THE PROBLEM => The entries below must be reproduced exactly; their pictures are not part of the copy.

DATA FOR THIS TASK =>

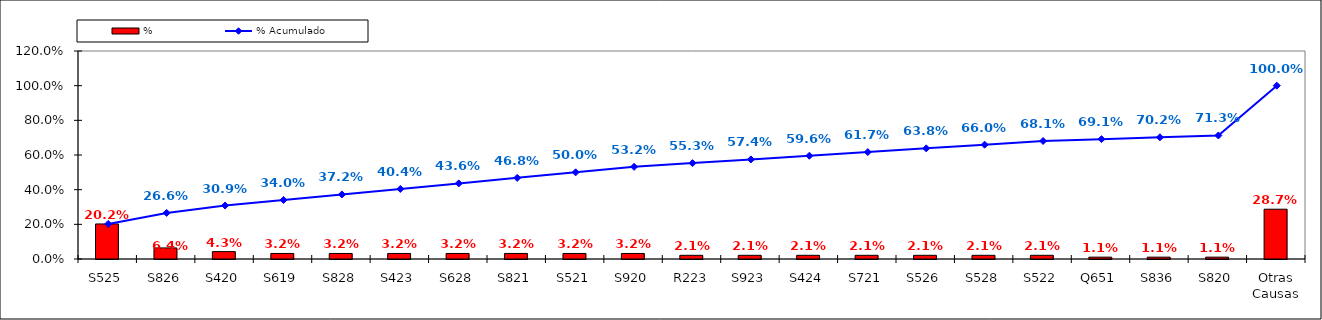
| Category | % |
|---|---|
| S525 | 0.202 |
| S826 | 0.064 |
| S420 | 0.043 |
| S619 | 0.032 |
| S828 | 0.032 |
| S423 | 0.032 |
| S628 | 0.032 |
| S821 | 0.032 |
| S521 | 0.032 |
| S920 | 0.032 |
| R223 | 0.021 |
| S923 | 0.021 |
| S424 | 0.021 |
| S721 | 0.021 |
| S526 | 0.021 |
| S528 | 0.021 |
| S522 | 0.021 |
| Q651 | 0.011 |
| S836 | 0.011 |
| S820 | 0.011 |
| Otras Causas | 0.287 |
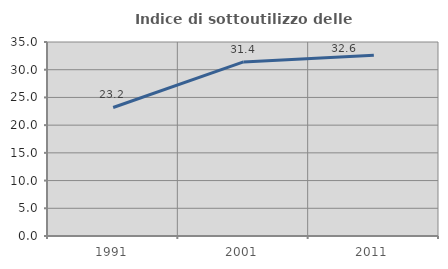
| Category | Indice di sottoutilizzo delle abitazioni  |
|---|---|
| 1991.0 | 23.186 |
| 2001.0 | 31.4 |
| 2011.0 | 32.626 |
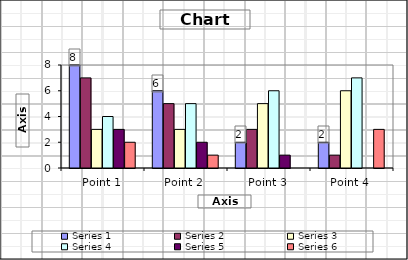
| Category | Series 1 | Series 2 | Series 3 | Series 4 | Series 5 | Series 6 |
|---|---|---|---|---|---|---|
| Point 1 | 8 | 7 | 3 | 4 | 3 | 2 |
| Point 2 | 6 | 5 | 3 | 5 | 2 | 1 |
| Point 3 | 2 | 3 | 5 | 6 | 1 | 0 |
| Point 4 | 2 | 1 | 6 | 7 | 0 | 3 |
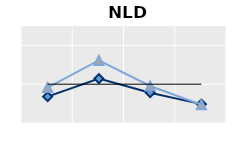
| Category | Né à l'étranger | Né dans le pays | Series 1 |
|---|---|---|---|
| 15-24 | 0.68 | 0.914 | 1 |
| 25-54 | 1.144 | 1.613 | 1 |
| 55-64 | 0.781 | 0.954 | 1 |
| 65+ | 0.486 | 0.472 | 1 |
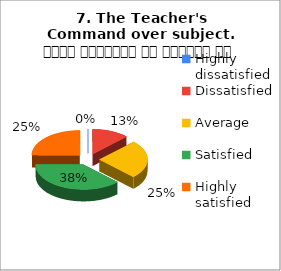
| Category | 7. The Teacher's Command over subject. विषय अवधारणा पर शिक्षक का ज्ञान |
|---|---|
| Highly dissatisfied | 0 |
| Dissatisfied | 1 |
| Average | 2 |
| Satisfied | 3 |
| Highly satisfied | 2 |
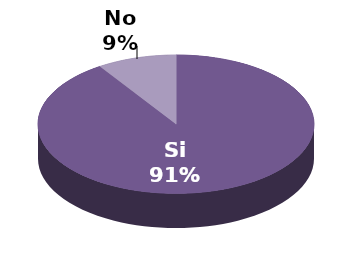
| Category | Series 1 |
|---|---|
| Si | 39 |
| No | 4 |
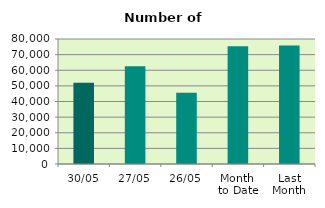
| Category | Series 0 |
|---|---|
| 30/05 | 52074 |
| 27/05 | 62630 |
| 26/05 | 45674 |
| Month 
to Date | 75321.3 |
| Last
Month | 75814.526 |
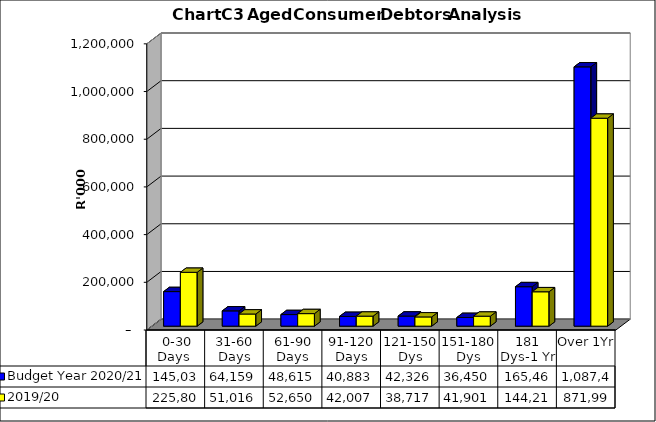
| Category | Budget Year 2020/21 | 2019/20 |
|---|---|---|
|  0-30 Days  | 145038675 | 225807398 |
| 31-60 Days | 64159416 | 51015758 |
| 61-90 Days | 48614503 | 52650277 |
| 91-120 Days | 40882970 | 42007013 |
| 121-150 Dys | 42325710 | 38716756 |
| 151-180 Dys | 36450392 | 41900738 |
| 181 Dys-1 Yr | 165465201 | 144219369 |
| Over 1Yr | 1087439106 | 871990436 |
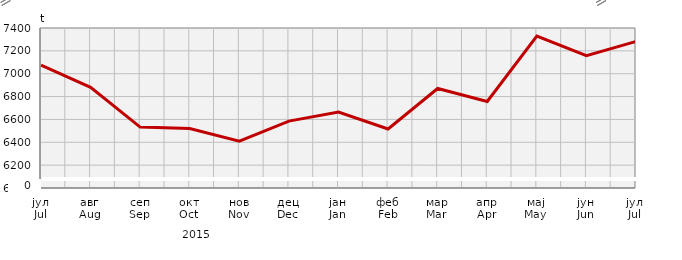
| Category | Прикупљање крављег млијека
Collecting of cow’s milk |
|---|---|
| јул
Jul | 7075.246 |
| авг
Aug | 6880.441 |
| сеп
Sep | 6532.974 |
| окт
Oct | 6519.778 |
| нов
Nov | 6409.6 |
| дец
Dec | 6585.351 |
| јан
Jan | 6663.893 |
| феб
Feb | 6516.44 |
| мар
Mar | 6870.8 |
| апр
Apr | 6757.289 |
| мај
May | 7329.328 |
| јун
Jun | 7158.306 |
| јул
Jul | 7282.65 |
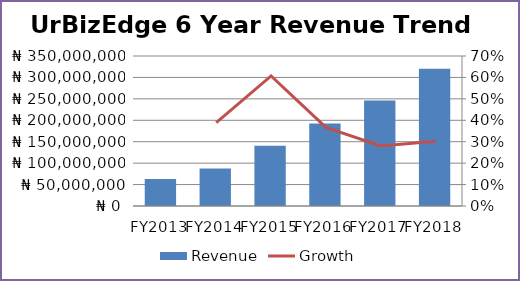
| Category | Revenue |
|---|---|
| FY2013 | 63000000 |
| FY2014 | 87500000 |
| FY2015 | 140625000 |
| FY2016 | 192260742.188 |
| FY2017 | 246093750 |
| FY2018 | 320434570.312 |
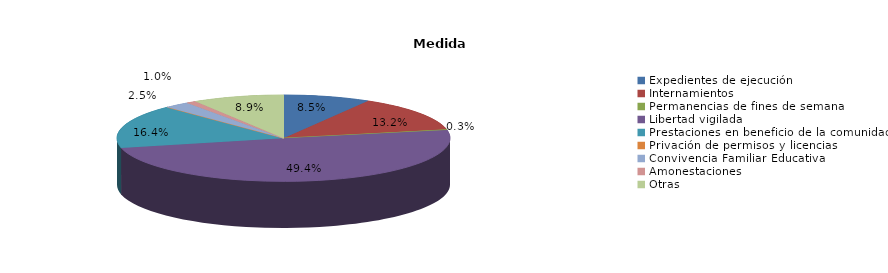
| Category | Series 0 |
|---|---|
| Expedientes de ejecución | 62 |
| Internamientos | 97 |
| Permanencias de fines de semana | 2 |
| Libertad vigilada | 362 |
| Prestaciones en beneficio de la comunidad | 120 |
| Privación de permisos y licencias | 0 |
| Convivencia Familiar Educativa | 18 |
| Amonestaciones | 7 |
| Otras | 65 |

RESPONSE TO THE TASK =>
| Category | % |
|---|---|
| S525 | 0.202 |
| S826 | 0.064 |
| S420 | 0.043 |
| S619 | 0.032 |
| S828 | 0.032 |
| S423 | 0.032 |
| S628 | 0.032 |
| S821 | 0.032 |
| S521 | 0.032 |
| S920 | 0.032 |
| R223 | 0.021 |
| S923 | 0.021 |
| S424 | 0.021 |
| S721 | 0.021 |
| S526 | 0.021 |
| S528 | 0.021 |
| S522 | 0.021 |
| Q651 | 0.011 |
| S836 | 0.011 |
| S820 | 0.011 |
| Otras Causas | 0.287 |
| Category | Indice di sottoutilizzo delle abitazioni  |
|---|---|
| 1991.0 | 23.186 |
| 2001.0 | 31.4 |
| 2011.0 | 32.626 |
| Category | Series 1 | Series 2 | Series 3 | Series 4 | Series 5 | Series 6 |
|---|---|---|---|---|---|---|
| Point 1 | 8 | 7 | 3 | 4 | 3 | 2 |
| Point 2 | 6 | 5 | 3 | 5 | 2 | 1 |
| Point 3 | 2 | 3 | 5 | 6 | 1 | 0 |
| Point 4 | 2 | 1 | 6 | 7 | 0 | 3 |
| Category | Né à l'étranger | Né dans le pays | Series 1 |
|---|---|---|---|
| 15-24 | 0.68 | 0.914 | 1 |
| 25-54 | 1.144 | 1.613 | 1 |
| 55-64 | 0.781 | 0.954 | 1 |
| 65+ | 0.486 | 0.472 | 1 |
| Category | 7. The Teacher's Command over subject. विषय अवधारणा पर शिक्षक का ज्ञान |
|---|---|
| Highly dissatisfied | 0 |
| Dissatisfied | 1 |
| Average | 2 |
| Satisfied | 3 |
| Highly satisfied | 2 |
| Category | Series 1 |
|---|---|
| Si | 39 |
| No | 4 |
| Category | Series 0 |
|---|---|
| 30/05 | 52074 |
| 27/05 | 62630 |
| 26/05 | 45674 |
| Month 
to Date | 75321.3 |
| Last
Month | 75814.526 |
| Category | Budget Year 2020/21 | 2019/20 |
|---|---|---|
|  0-30 Days  | 145038675 | 225807398 |
| 31-60 Days | 64159416 | 51015758 |
| 61-90 Days | 48614503 | 52650277 |
| 91-120 Days | 40882970 | 42007013 |
| 121-150 Dys | 42325710 | 38716756 |
| 151-180 Dys | 36450392 | 41900738 |
| 181 Dys-1 Yr | 165465201 | 144219369 |
| Over 1Yr | 1087439106 | 871990436 |
| Category | Прикупљање крављег млијека
Collecting of cow’s milk |
|---|---|
| јул
Jul | 7075.246 |
| авг
Aug | 6880.441 |
| сеп
Sep | 6532.974 |
| окт
Oct | 6519.778 |
| нов
Nov | 6409.6 |
| дец
Dec | 6585.351 |
| јан
Jan | 6663.893 |
| феб
Feb | 6516.44 |
| мар
Mar | 6870.8 |
| апр
Apr | 6757.289 |
| мај
May | 7329.328 |
| јун
Jun | 7158.306 |
| јул
Jul | 7282.65 |
| Category | Revenue |
|---|---|
| FY2013 | 63000000 |
| FY2014 | 87500000 |
| FY2015 | 140625000 |
| FY2016 | 192260742.188 |
| FY2017 | 246093750 |
| FY2018 | 320434570.312 |
| Category | Series 0 |
|---|---|
| Expedientes de ejecución | 62 |
| Internamientos | 97 |
| Permanencias de fines de semana | 2 |
| Libertad vigilada | 362 |
| Prestaciones en beneficio de la comunidad | 120 |
| Privación de permisos y licencias | 0 |
| Convivencia Familiar Educativa | 18 |
| Amonestaciones | 7 |
| Otras | 65 |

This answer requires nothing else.